For the data below, say how many lines contain "Category". Only the number should be given.

Content starts

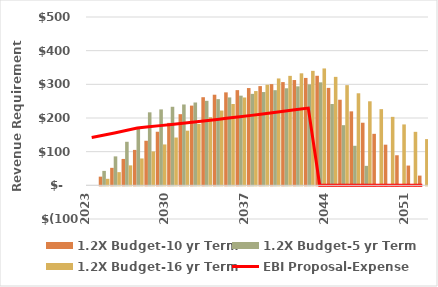
| Category | 1.2X Budget-10 yr Term | 1.2X Budget-5 yr Term | 1.2X Budget-16 yr Term |
|---|---|---|---|
| 2023.0 | 0 | 0 | 0 |
| 2024.0 | 25.814 | 42.886 | 19.413 |
| 2025.0 | 51.945 | 86.001 | 39.174 |
| 2026.0 | 78.41 | 129.36 | 59.303 |
| 2027.0 | 105.226 | 172.98 | 79.818 |
| 2028.0 | 132.413 | 216.877 | 100.739 |
| 2029.0 | 159.171 | 225.564 | 121.47 |
| 2030.0 | 185.491 | 233.336 | 142.008 |
| 2031.0 | 211.365 | 240.175 | 162.349 |
| 2032.0 | 236.784 | 246.064 | 182.488 |
| 2033.0 | 261.738 | 250.985 | 202.423 |
| 2034.0 | 269.148 | 256.005 | 222.148 |
| 2035.0 | 276.161 | 261.125 | 241.659 |
| 2036.0 | 282.77 | 266.347 | 260.953 |
| 2037.0 | 288.969 | 271.674 | 280.025 |
| 2038.0 | 294.748 | 277.108 | 298.87 |
| 2039.0 | 300.643 | 282.65 | 317.484 |
| 2040.0 | 306.656 | 288.303 | 325.193 |
| 2041.0 | 312.789 | 294.069 | 332.715 |
| 2042.0 | 319.045 | 299.951 | 340.049 |
| 2043.0 | 325.426 | 305.95 | 347.189 |
| 2044.0 | 289.468 | 241.519 | 322.198 |
| 2045.0 | 254.23 | 178.677 | 297.606 |
| 2046.0 | 219.725 | 117.455 | 273.421 |
| 2047.0 | 185.968 | 57.885 | 249.651 |
| 2048.0 | 152.975 | 0 | 226.305 |
| 2049.0 | 120.76 | 0 | 203.391 |
| 2050.0 | 89.339 | 0 | 180.918 |
| 2051.0 | 58.728 | 0 | 158.894 |
| 2052.0 | 28.942 | 0 | 137.328 |
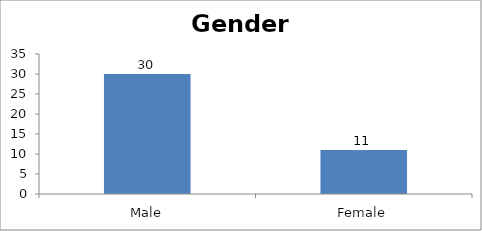
| Category | Gender |
|---|---|
| Male | 30 |
| Female | 11 |
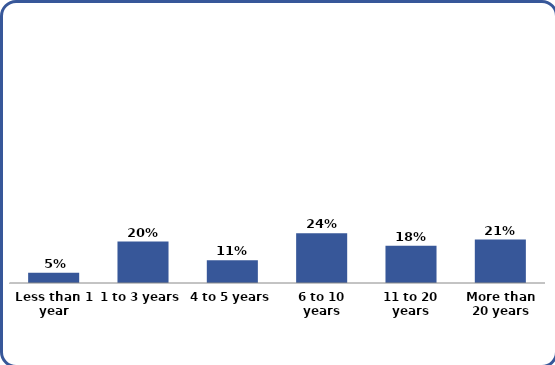
| Category | Series 0 |
|---|---|
| Less than 1 year | 0.05 |
| 1 to 3 years | 0.2 |
| 4 to 5 years | 0.11 |
| 6 to 10 years | 0.24 |
| 11 to 20 years | 0.18 |
| More than 20 years | 0.21 |
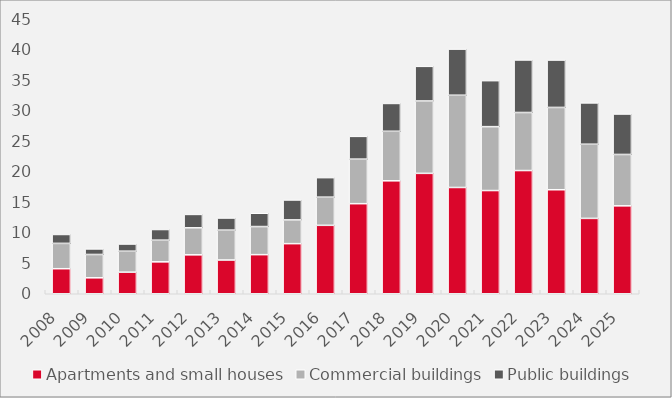
| Category | Apartments and small houses | Commercial buildings | Public buildings |
|---|---|---|---|
| 2008.0 | 4.097 | 4.144 | 1.459 |
| 2009.0 | 2.612 | 3.815 | 0.906 |
| 2010.0 | 3.532 | 3.431 | 1.177 |
| 2011.0 | 5.222 | 3.547 | 1.743 |
| 2012.0 | 6.371 | 4.417 | 2.193 |
| 2013.0 | 5.524 | 4.889 | 1.981 |
| 2014.0 | 6.398 | 4.598 | 2.176 |
| 2015.0 | 8.199 | 3.884 | 3.262 |
| 2016.0 | 11.197 | 4.607 | 3.197 |
| 2017.0 | 14.739 | 7.29 | 3.728 |
| 2018.0 | 18.482 | 8.104 | 4.556 |
| 2019.0 | 19.701 | 11.844 | 5.668 |
| 2020.0 | 17.391 | 15.094 | 7.548 |
| 2021.0 | 16.888 | 10.456 | 7.527 |
| 2022.0 | 20.162 | 9.498 | 8.597 |
| 2023.0 | 17.02 | 13.47 | 7.753 |
| 2024.0 | 12.332 | 12.136 | 6.758 |
| 2025.0 | 14.386 | 8.407 | 6.62 |
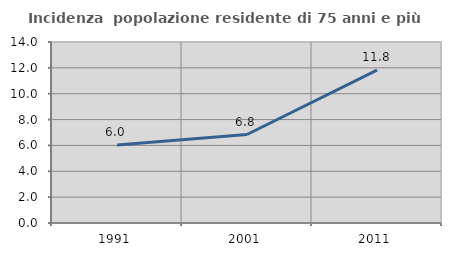
| Category | Incidenza  popolazione residente di 75 anni e più |
|---|---|
| 1991.0 | 6.031 |
| 2001.0 | 6.843 |
| 2011.0 | 11.825 |
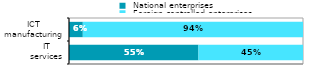
| Category |  National enterprises |  Foreign-controlled enterprises |
|---|---|---|
|  IT 
services | 0.553 | 0.447 |
|  ICT 
manufacturing | 0.059 | 0.941 |
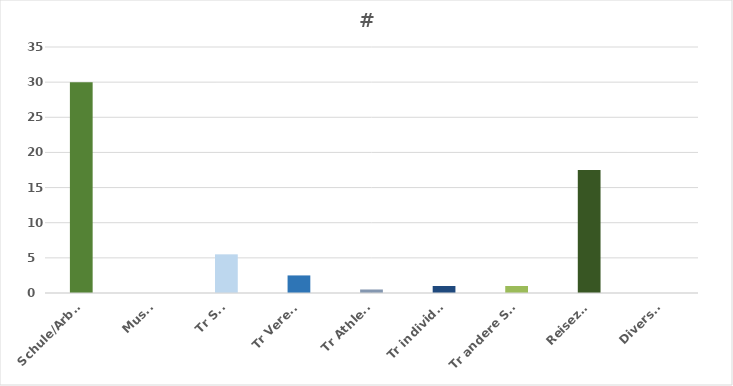
| Category | 30 |
|---|---|
| Schule/Arbeit | 30 |
| Musik | 0 |
| Tr StP | 5.5 |
| Tr Verein | 2.5 |
| Tr Athletik | 0.5 |
| Tr individuell | 1 |
| Tr andere SpA | 1 |
| Reisezeit | 17.5 |
| Diverses | 0 |
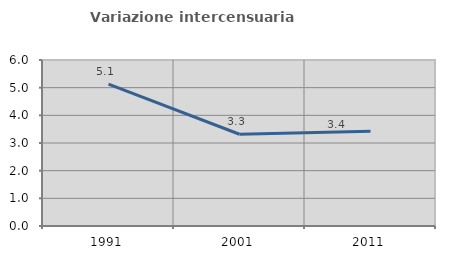
| Category | Variazione intercensuaria annua |
|---|---|
| 1991.0 | 5.128 |
| 2001.0 | 3.316 |
| 2011.0 | 3.427 |
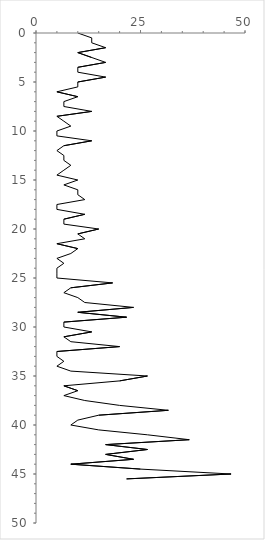
| Category | Series 0 |
|---|---|
| 10.000000000000002 | 0 |
| 13.333333333333334 | 0.5 |
| 13.333333333333334 | 1 |
| 16.666666666666664 | 1.5 |
| 10.000000000000002 | 2 |
| 13.333333333333334 | 2.5 |
| 16.666666666666664 | 3 |
| 10.000000000000002 | 3.5 |
| 10.000000000000002 | 4 |
| 16.666666666666664 | 4.5 |
| 10.000000000000002 | 5 |
| 10.0 | 5.5 |
| 5.000000000000001 | 6 |
| 10.0 | 6.5 |
| 6.666666666666667 | 7 |
| 6.666666666666667 | 7.5 |
| 13.333333333333334 | 8 |
| 5.000000000000001 | 8.5 |
| 6.666666666666667 | 9 |
| 8.333333333333332 | 9.5 |
| 5.000000000000001 | 10 |
| 5.000000000000001 | 10.5 |
| 13.333333333333334 | 11 |
| 6.666666666666667 | 11.5 |
| 5.000000000000001 | 12 |
| 6.666666666666667 | 12.5 |
| 6.666666666666667 | 13 |
| 8.333333333333332 | 13.5 |
| 6.666666666666667 | 14 |
| 5.000000000000001 | 14.5 |
| 10.0 | 15 |
| 6.666666666666667 | 15.5 |
| 10.0 | 16 |
| 10.0 | 16.5 |
| 11.666666666666668 | 17 |
| 5.000000000000001 | 17.5 |
| 5.000000000000001 | 18 |
| 11.666666666666668 | 18.5 |
| 6.666666666666667 | 19 |
| 6.666666666666667 | 19.5 |
| 15.0 | 20 |
| 10.000000000000002 | 20.5 |
| 11.666666666666668 | 21 |
| 5.000000000000001 | 21.5 |
| 10.0 | 22 |
| 8.333333333333332 | 22.5 |
| 5.000000000000001 | 23 |
| 6.666666666666667 | 23.5 |
| 5.000000000000001 | 24 |
| 5.000000000000001 | 24.5 |
| 5.000000000000001 | 25 |
| 18.333333333333336 | 25.5 |
| 8.333333333333332 | 26 |
| 6.666666666666667 | 26.5 |
| 10.000000000000002 | 27 |
| 11.666666666666668 | 27.5 |
| 23.333333333333332 | 28 |
| 10.000000000000002 | 28.5 |
| 21.666666666666668 | 29 |
| 6.666666666666667 | 29.5 |
| 6.666666666666667 | 30 |
| 13.333333333333334 | 30.5 |
| 6.666666666666667 | 31 |
| 8.333333333333332 | 31.5 |
| 20.0 | 32 |
| 5.000000000000001 | 32.5 |
| 5.000000000000001 | 33 |
| 6.666666666666667 | 33.5 |
| 5.000000000000001 | 34 |
| 8.333333333333332 | 34.5 |
| 26.666666666666668 | 35 |
| 20.000000000000004 | 35.5 |
| 6.666666666666667 | 36 |
| 10.0 | 36.5 |
| 6.666666666666667 | 37 |
| 11.666666666666666 | 37.5 |
| 20.000000000000004 | 38 |
| 31.66666666666667 | 38.5 |
| 15.0 | 39 |
| 10.000000000000002 | 39.5 |
| 8.333333333333332 | 40 |
| 15.0 | 40.5 |
| 26.666666666666668 | 41 |
| 36.66666666666667 | 41.5 |
| 16.666666666666664 | 42 |
| 26.666666666666668 | 42.5 |
| 16.666666666666664 | 43 |
| 23.333333333333332 | 43.5 |
| 8.333333333333332 | 44 |
| 25.0 | 44.5 |
| 46.666666666666664 | 45 |
| 21.666666666666668 | 45.5 |
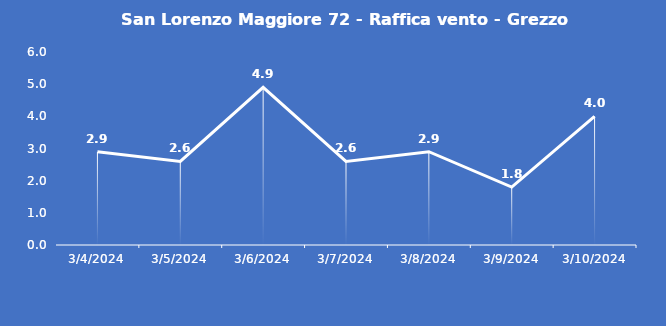
| Category | San Lorenzo Maggiore 72 - Raffica vento - Grezzo (m/s) |
|---|---|
| 3/4/24 | 2.9 |
| 3/5/24 | 2.6 |
| 3/6/24 | 4.9 |
| 3/7/24 | 2.6 |
| 3/8/24 | 2.9 |
| 3/9/24 | 1.8 |
| 3/10/24 | 4 |
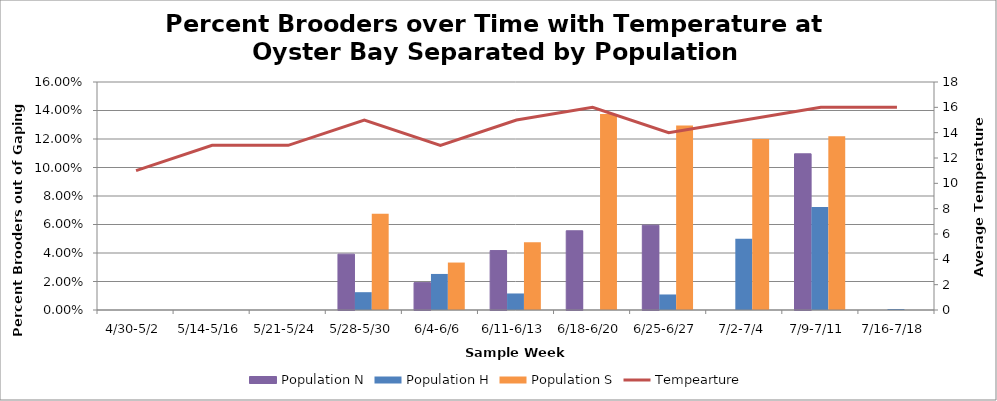
| Category | Population N | Population H | Population S |
|---|---|---|---|
| 4/30-5/2 | 0 | 0 | 0 |
| 5/14-5/16 | 0 | 0 | 0 |
| 5/21-5/24 | 0 | 0 | 0 |
| 5/28-5/30 | 0.039 | 0.012 | 0.068 |
| 6/4-6/6 | 0.019 | 0.025 | 0.033 |
| 6/11-6/13 | 0.042 | 0.012 | 0.048 |
| 6/18-6/20 | 0.056 | 0 | 0.138 |
| 6/25-6/27 | 0.06 | 0.011 | 0.129 |
| 7/2-7/4 | 0 | 0.05 | 0.12 |
| 7/9-7/11 | 0.11 | 0.072 | 0.122 |
| 7/16-7/18 | 0 | 0.001 | 0 |

Content ends

Task result - 11